Entretanto, el cura del pueblo, que muchas veces se hallaba ausente en su casa sacerdotal, se enteraba cuando llegaba, y como era una persona un tanto liberal y tenía interés en no perder y si en fortalecer su amistad con los muchachos, cuando se enteraba de quiénes eran los responsables de batir las campanas de la iglesia, se conformaba con jalarles suavemente las orejitas de forma cariñosa y cordial, y ellos sonreían amistosamente con el pastor de ovejas. Al menos eso lo hizo con Toño Ferreras y con Milagros Fèliz –dos de los jóvenes de entonces que más concurrían al templo--, con quienes entabló una estrecha y duradera amistad, que perduró hasta el último día de su muerte.

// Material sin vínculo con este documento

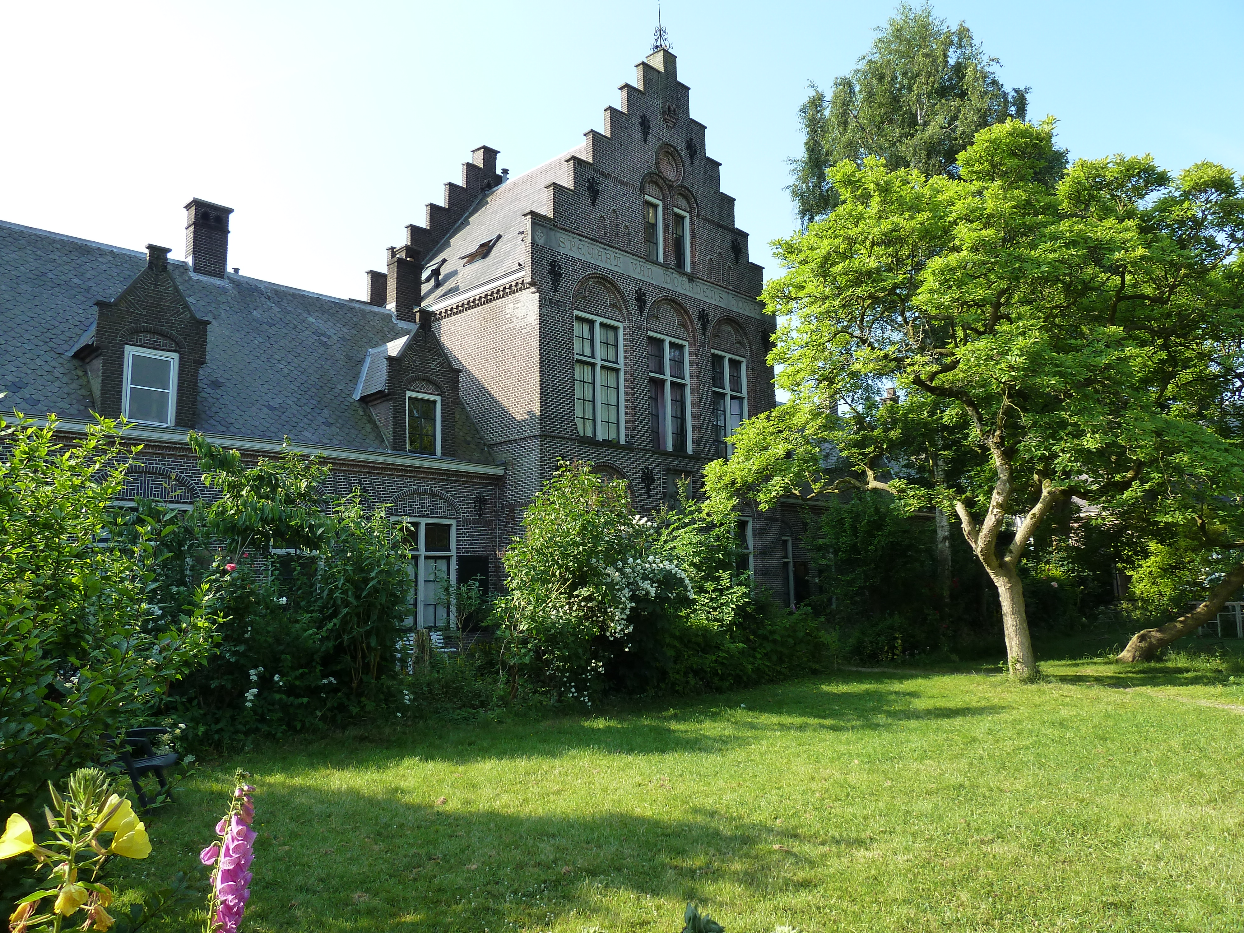 Speyart van Woerdenhofje, Kerkstraat, Utrecht, NL. Rijksmonumentnummer 514355.

En esos hermosos días, recuerdo que eran jóvenes activos y fieles creyentes y por demás dinámicos y sencillos de la Iglesia, muchachos y muchachas como Mabel Iberca Fèliz Báez, Fresolina Fèliz, Osmundo Fèliz, Jardi Fèliz, Mercedes Fèliz Acosta, Claudia Fèliz, Octaviano Urbàez (Milagros), Claudio Fèliz Bello y otros muchos; todos liderados por David Olivero, quien siempre manifestaba tener vocación, aptitudes y habilidades para un montón de cosas y acciones sanas y provechosas.

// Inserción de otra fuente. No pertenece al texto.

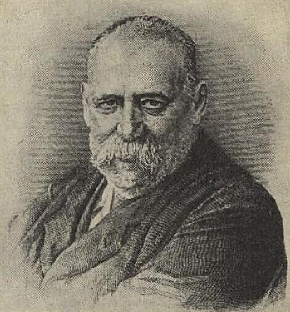 Eduard Karel (1861-1950), český rytec, grafik, malíř a pedagog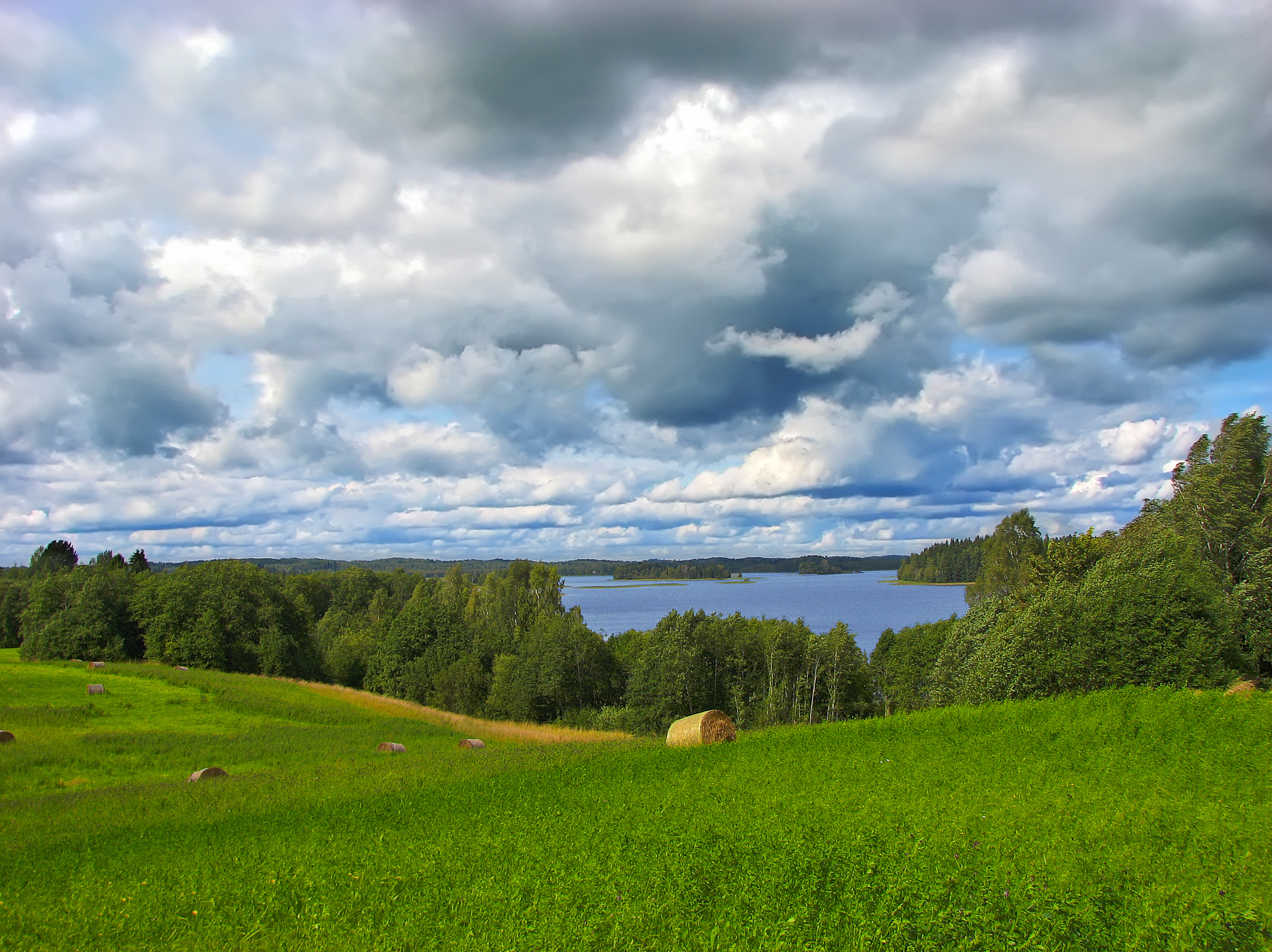 озеро Инесис

Mientras tanto, el pueblo seguía padeciendo la despiadada sequía. Y San Andrés, el guía espiritual, el rey de las aguas y el protector de los pescadores, ya para entonces no se hallaba ocupando un lugar en el santuario del templo. Y muchos en el pueblo decían con resignación: “Cómo cambian los tiempos”…
El tiempo era otro y la iglesia era otra realidad. ¿A quién recurrir ahora para que Dios nos mande agua? –así se preguntaban muchos creyentes presos de ansiedad—. Las tierras feraces de los alrededores de la Laguna Dulce del Rincón antiguo, eran víctimas de una sequía espantosa, lo cual provocaba la aniquilación de cuantiosos rubros agrícolas, y una hambruna pertinaz comenzaba a lacerar los estómagos de mucha gente pobre del lugar.
Los mismos pescadores, los verdaderos y fieles devotos del santo Andrés, se enfilaban temprano en dirección a las aguas de la laguna, afanados en obtener el pescado que les mitigara el hambre de sus familias. Empero unos regresaban por la tarde a sus casas y otros por las madrugadas, volviendo con escasos pescados en sus mochilas. La laguna también se les estaba negando. “¡Es un castigo que Dios nos ha mandado!”, exclamaban algunos con acento de congoja.
Yo vivía a pocos metros del local del Cuerpo de Bomberos, y el sargento de turno ocasionalmente debía los mensajes que le llegaban de repente de alguien, diciendo: “Bombero, hay fuego en el barrio Peñuela”.
Y ahí mismo tomaba el instrumento y comenzaba a emitir el insistente sonido de alarma marcial, anunciando que había un fuego en un lugar del pueblo; y la gente, al escuchar la insistente corneta, comenzaba a salir de sus casas y a correr de un lugar a otro. En tanto que el viejo camión apaga fuego, conducido por un diestro conductor de poca estatura, que permanecía parqueado y lleno del preciado líquido en la rampa en espera del anuncio del próximo fuego, salía desesperado en dirección al barrio del siniestro, llevando varios bomberos montados encima, corriendo tras de sí cientos de personas de todas las edades, ansiosas y en gesto de solidaridad con los afectados.
Eso es lo que yo entonces siempre veía en la gente de mi pueblo… un gesto de solidaridad sin igual en sus momentos más difíciles.